# RECORDS FOR THE EXERCISE:
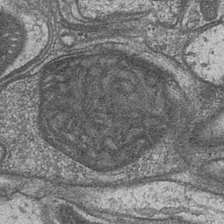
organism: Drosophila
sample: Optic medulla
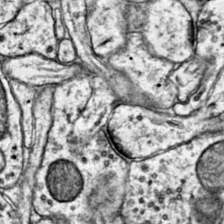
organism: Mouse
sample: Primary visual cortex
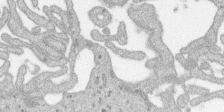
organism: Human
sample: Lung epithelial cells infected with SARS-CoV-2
...
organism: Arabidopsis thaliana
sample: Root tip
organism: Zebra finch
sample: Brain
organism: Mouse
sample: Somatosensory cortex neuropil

# WHAT THE EXERCISE ASKS:
From the listing above, return each line with the word "organism".

# REPLY:
organism: Drosophila
organism: Mouse
organism: Human
organism: Arabidopsis thaliana
organism: Zebra finch
organism: Mouse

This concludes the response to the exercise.